It was there, one fateful afternoon at Stoke Mandeville  Hospital, Aylesbury, at Wednesday afternoon social dancing she met our Papa, a handsome young Italian ward-orderly from the island of Ischia.  His name was Giovanni Mazzella, and he looked like Perry Como, the famous singer who was very popular at the time. They fell in love and after a courtship of three or so years got married.

Soon afterwards they left the hospital life and went into business together. Thanks to an inheritance of some money from Uncle Cecil and with papa’s advice they bought a business:  a small workers’ café called the Penguin Lounge in Surbiton, Surrey.  They lived on top of the café and were joined by Papa’s family from Italy.  Everyone worked together in the kitchen or front of house. They were also helped by members of Mum’s family from Burma.

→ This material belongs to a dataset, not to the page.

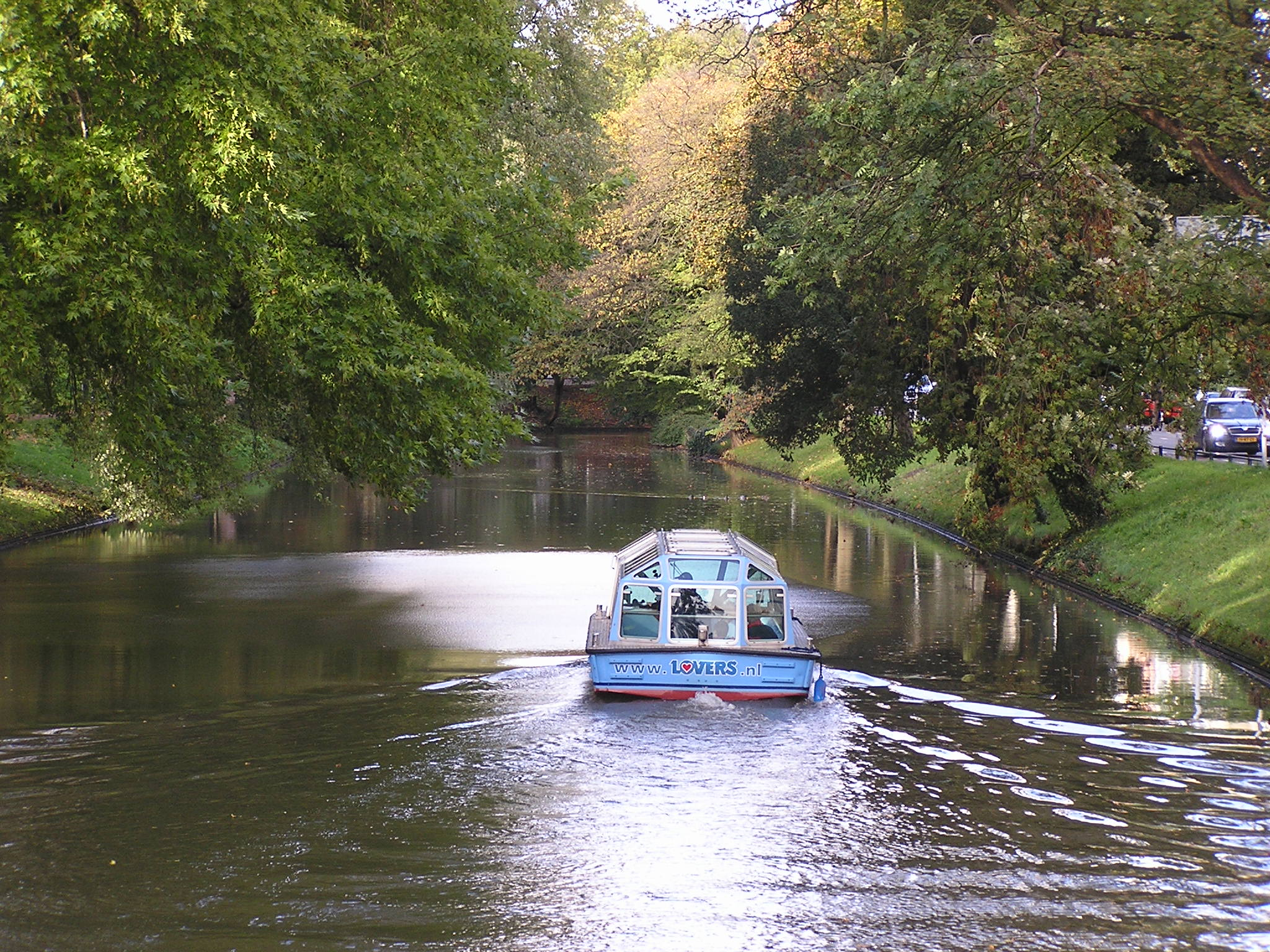 Boat of Rederij Lovers
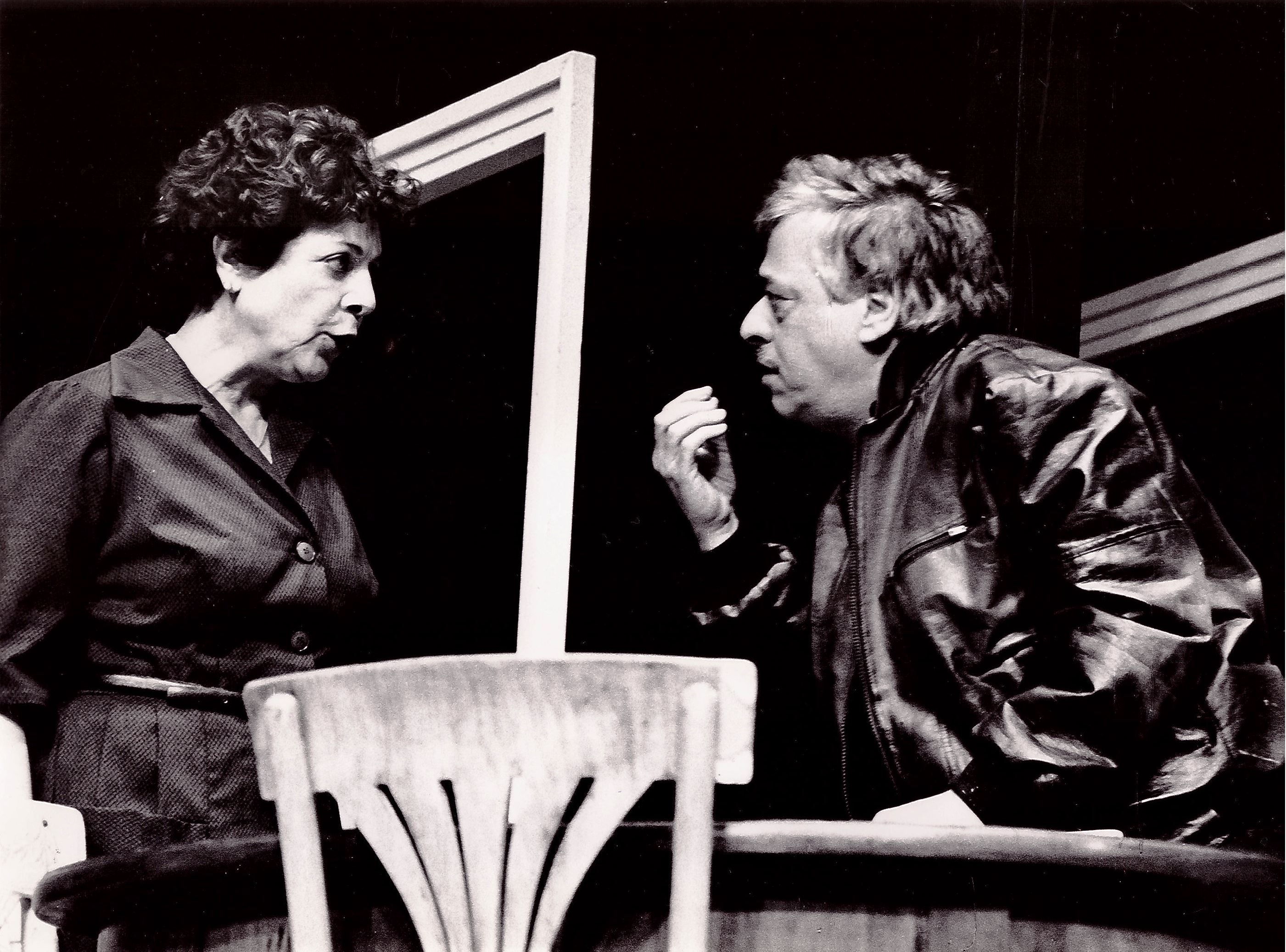 רבקה גור בתפקיד ביאטריס בהצגה "מראה מעל הגשר" לצידו של יוסי בנאי

The twins, Paola and Giancarlo, were born, followed by another little one Francesco, and soon Papa and Mum were thinking seriously of settling in a warmer country. In the Sixties, the Australian Government were offering opportunities to people in Britain to settle in Australia, paying most of their fares as long as they stayed and gave it a go for two years.  After much bureaucratic hassle, they became “10 pound poms” ( except Papa who had to pay full fare of 67 pounds) and set off on a four week cruise down to the Southern Hemisphere on the good ship, The Orion, arriving in Perth in December of 1962.
Ann Mazzella

At first Papa worked as a waiter in Riverside Lodge and Mum was at home looking after us.  After many hours of double shifts, Papa had saved enough to buy a business, a café in the ten pin bowling alley, Fairlanes, in Adelaide Terrace, next to the ABC Radio Station.  Two more babies arrived – Antonio and Marco.  Mum and Papa worked in Fairlanes, balancing that with parenting five growing children.  After that Mum and Papa branched out and had another café with Zio Isidoro in The ten pin bowling alley in Mirrabooka, eventually selling both and going into business with Mum’s in-laws, Frank and Franca Danze at Quickstop Deli in Mirrabooka and finally retiring in the nineties.  After their retirement they got to enjoy some travel interstate and overseas to visit relatives and friends. 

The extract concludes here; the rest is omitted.